§ **YOUR ASSIGNMENT**:
Quote the entries in full, character for character, without their images.

──────── ENTRIES SHOWN

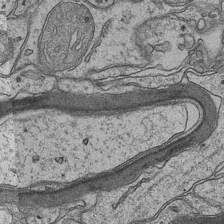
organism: Mouse
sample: CA1 Hippocampus
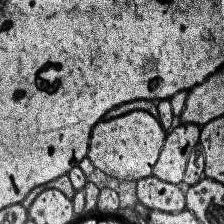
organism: Human
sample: Temporal Lobe
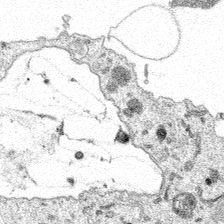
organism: Spongilla lacustris
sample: Multiple
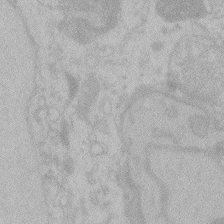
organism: Zebrafish
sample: Macrophage infected with Toxoplasma gondii
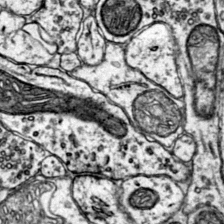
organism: Mouse
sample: Primary visual cortex
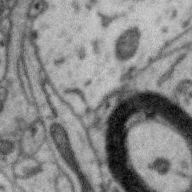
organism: Zebra finch
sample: Brain
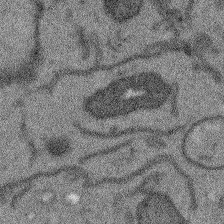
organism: Arabidopsis thaliana
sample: Root tip
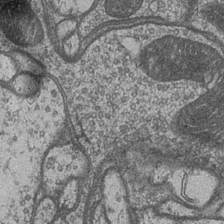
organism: Drosophila
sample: Optic medulla
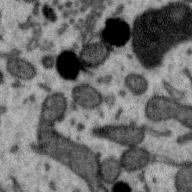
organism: Zebra finch
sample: Brain
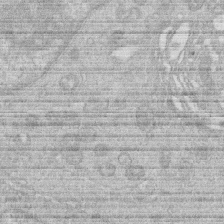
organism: Human
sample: Macrophage cells
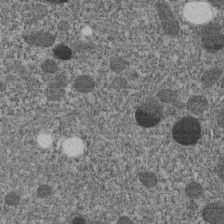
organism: C. elegans
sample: C. elegans embryo early stage
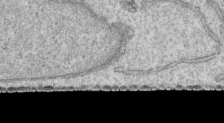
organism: Human
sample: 1205lu cells
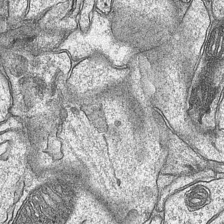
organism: Mouse
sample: CA1 Hippocampus
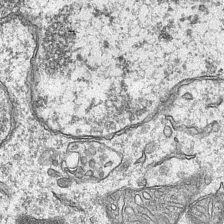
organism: Mouse
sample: CA1 Hippocampus
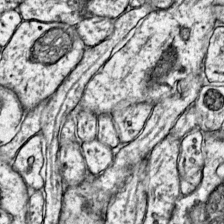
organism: Mouse
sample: Primary visual cortex
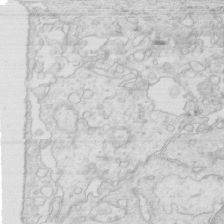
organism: Mouse
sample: Multiciliated cells
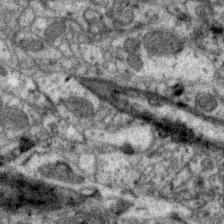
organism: Zebra finch
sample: Brain
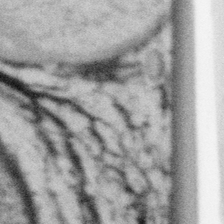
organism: Gemmata obscuriglobus
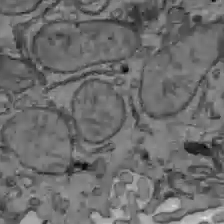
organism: C57BL Mouse
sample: Liver
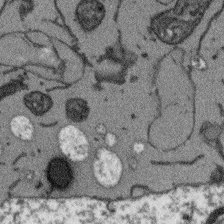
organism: Arabidopsis thaliana
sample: Root tip
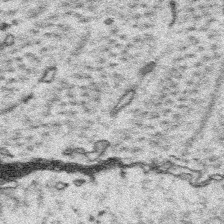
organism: Platynereis dumerilii
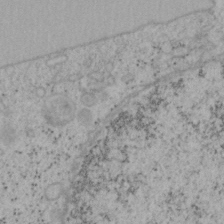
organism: Human
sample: HeLa cells
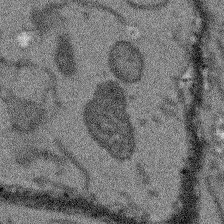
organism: Arabidopsis thaliana
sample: Root tip
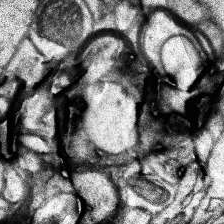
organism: Human
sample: Temporal Lobe
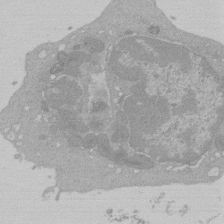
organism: Mouse
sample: Activated Pmel transgenic CD8+ T Cells
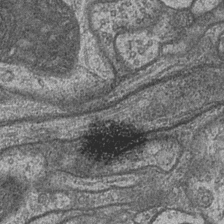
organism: Drosophila
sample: Optic medulla
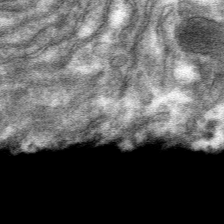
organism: Mouse
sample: Mouse hepatocytes
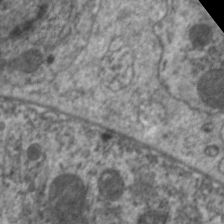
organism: C. elegans
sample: Pharynx
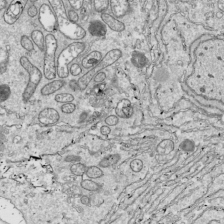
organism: Drosophila
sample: Cell division; meiosis; drosophila spermatocytes
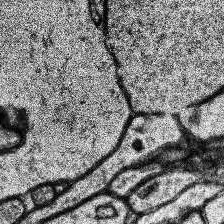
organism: Human
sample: Temporal Lobe
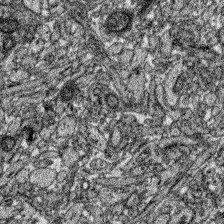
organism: Zebrafish
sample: Larval olfactory bulb
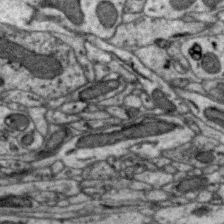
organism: Zebra finch
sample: Brain
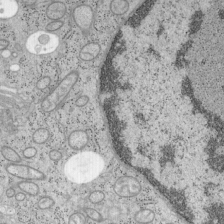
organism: Mouse
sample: OT-I killer T cells with ID8 ovarian cancer cells
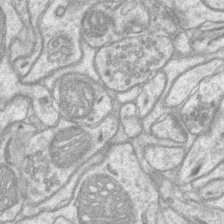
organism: Mouse
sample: CA1 Hippocampus
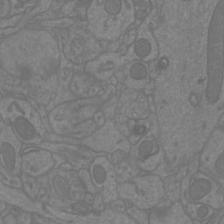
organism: Mouse
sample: Cortical neurons
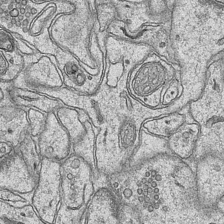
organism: Mouse
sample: CA1 Hippocampus
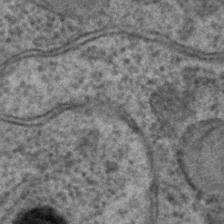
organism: C. elegans
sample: C. elegans embryo
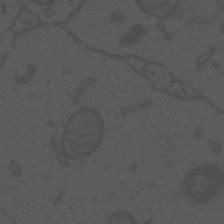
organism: Mouse
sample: Suprachiasmatic nucleus
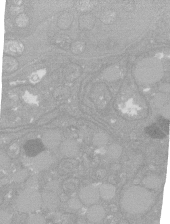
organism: C. elegans
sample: C. elegans oocyte; sperm cells
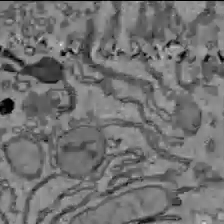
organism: C57BL Mouse
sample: Liver
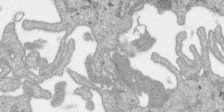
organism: Human
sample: Lung epithelial cells infected with SARS-CoV-2
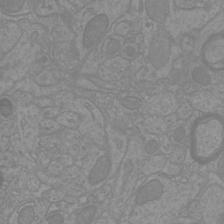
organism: Mouse
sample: Cortical neurons
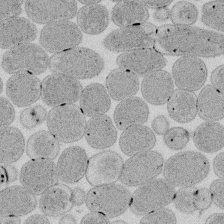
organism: E. coli
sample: Bacterial nucleoid
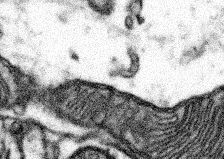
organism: Mouse
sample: Somatosensory cortex neuropil
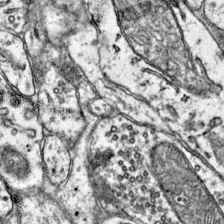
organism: Mouse
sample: Primary visual cortex
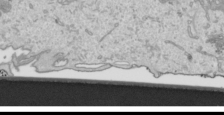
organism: Human
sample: Mitochondria in HCT116 cells
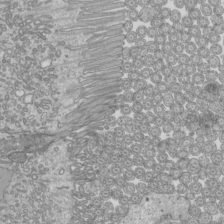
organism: Mouse
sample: Cilia; mouse epididymis
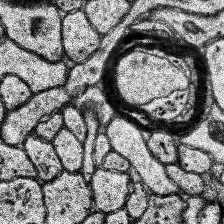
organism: Human
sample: Temporal Lobe
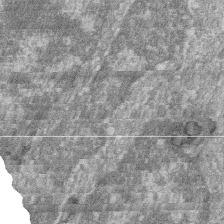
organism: Zebrafish
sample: Cilia; retinal pigment epithelium
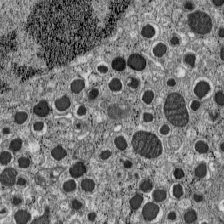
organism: C57BL Mouse
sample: Pancreatic islet
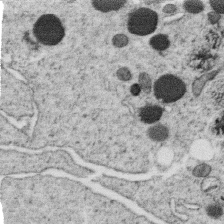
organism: C. elegans
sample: C. elegans oocyte; sperm cells
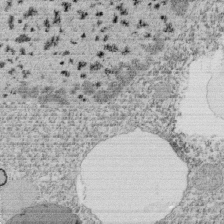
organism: Tetrahymena
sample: Cilia in tetrahymena
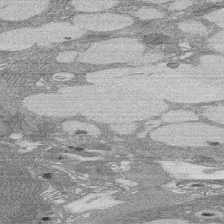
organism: Rat
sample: Salivary granule
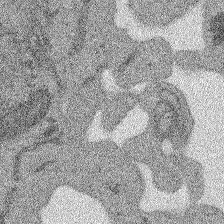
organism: Human
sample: HeLa cells
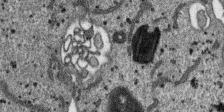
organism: Human
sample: Lung epithelial cells infected with SARS-CoV-2
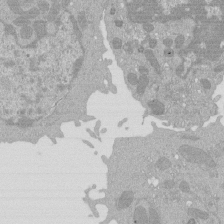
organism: Mouse
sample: Activated Pmel transgenic CD8+ T Cells
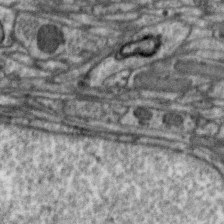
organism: Zebra finch
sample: Brain
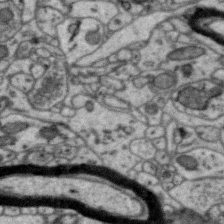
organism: Zebra finch
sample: Brain
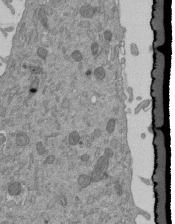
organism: Mouse
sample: ED-1 cell nuclei; centrioles
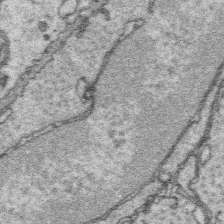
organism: Platynereis dumerilii
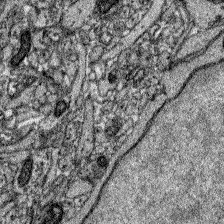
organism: Zebrafish
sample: Larval olfactory bulb
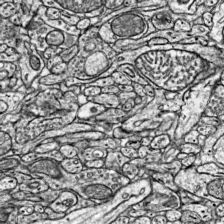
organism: Mouse
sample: Visual Cortex
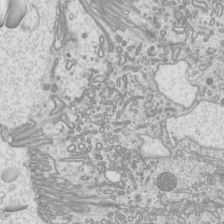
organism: Mouse
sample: Cilia; mouse epididymis
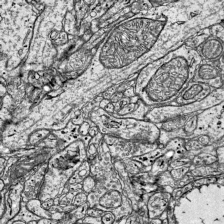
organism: Mouse
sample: Visual Cortex
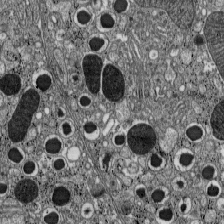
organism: C57BL Mouse
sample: Pancreatic islet
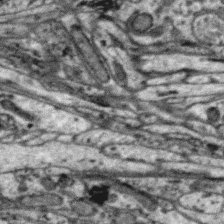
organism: Zebra finch
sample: Brain
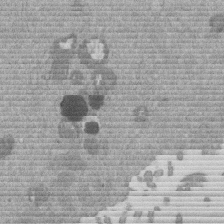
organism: Mouse
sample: Dividing mouse embryo 1 cell stage
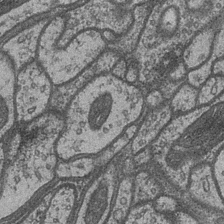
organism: Drosophila
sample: Optic medulla

────────────────

§ **RESPONSE BELOW**:
organism: Mouse
sample: CA1 Hippocampus
organism: Human
sample: Temporal Lobe
organism: Spongilla lacustris
sample: Multiple
organism: Zebrafish
sample: Macrophage infected with Toxoplasma gondii
organism: Mouse
sample: Primary visual cortex
organism: Zebra finch
sample: Brain
organism: Arabidopsis thaliana
sample: Root tip
organism: Drosophila
sample: Optic medulla
organism: Zebra finch
sample: Brain
organism: Human
sample: Macrophage cells
organism: C. elegans
sample: C. elegans embryo early stage
organism: Human
sample: 1205lu cells
organism: Mouse
sample: CA1 Hippocampus
organism: Mouse
sample: CA1 Hippocampus
organism: Mouse
sample: Primary visual cortex
organism: Mouse
sample: Multiciliated cells
organism: Zebra finch
sample: Brain
organism: Gemmata obscuriglobus
organism: C57BL Mouse
sample: Liver
organism: Arabidopsis thaliana
sample: Root tip
organism: Platynereis dumerilii
organism: Human
sample: HeLa cells
organism: Arabidopsis thaliana
sample: Root tip
organism: Human
sample: Temporal Lobe
organism: Mouse
sample: Activated Pmel transgenic CD8+ T Cells
organism: Drosophila
sample: Optic medulla
organism: Mouse
sample: Mouse hepatocytes
organism: C. elegans
sample: Pharynx
organism: Drosophila
sample: Cell division; meiosis; drosophila spermatocytes
organism: Human
sample: Temporal Lobe
organism: Zebrafish
sample: Larval olfactory bulb
organism: Zebra finch
sample: Brain
organism: Mouse
sample: OT-I killer T cells with ID8 ovarian cancer cells
organism: Mouse
sample: CA1 Hippocampus
organism: Mouse
sample: Cortical neurons
organism: Mouse
sample: CA1 Hippocampus
organism: C. elegans
sample: C. elegans embryo
organism: Mouse
sample: Suprachiasmatic nucleus
organism: C. elegans
sample: C. elegans oocyte; sperm cells
organism: C57BL Mouse
sample: Liver
organism: Human
sample: Lung epithelial cells infected with SARS-CoV-2
organism: Mouse
sample: Cortical neurons
organism: E. coli
sample: Bacterial nucleoid
organism: Mouse
sample: Somatosensory cortex neuropil
organism: Mouse
sample: Primary visual cortex
organism: Human
sample: Mitochondria in HCT116 cells
organism: Mouse
sample: Cilia; mouse epididymis
organism: Human
sample: Temporal Lobe
organism: Zebrafish
sample: Cilia; retinal pigment epithelium
organism: C57BL Mouse
sample: Pancreatic islet
organism: C. elegans
sample: C. elegans oocyte; sperm cells
organism: Tetrahymena
sample: Cilia in tetrahymena
organism: Rat
sample: Salivary granule
organism: Human
sample: HeLa cells
organism: Human
sample: Lung epithelial cells infected with SARS-CoV-2
organism: Mouse
sample: Activated Pmel transgenic CD8+ T Cells
organism: Zebra finch
sample: Brain
organism: Zebra finch
sample: Brain
organism: Mouse
sample: ED-1 cell nuclei; centrioles
organism: Platynereis dumerilii
organism: Zebrafish
sample: Larval olfactory bulb
organism: Mouse
sample: Visual Cortex
organism: Mouse
sample: Cilia; mouse epididymis
organism: Mouse
sample: Visual Cortex
organism: C57BL Mouse
sample: Pancreatic islet
organism: Zebra finch
sample: Brain
organism: Mouse
sample: Dividing mouse embryo 1 cell stage
organism: Drosophila
sample: Optic medulla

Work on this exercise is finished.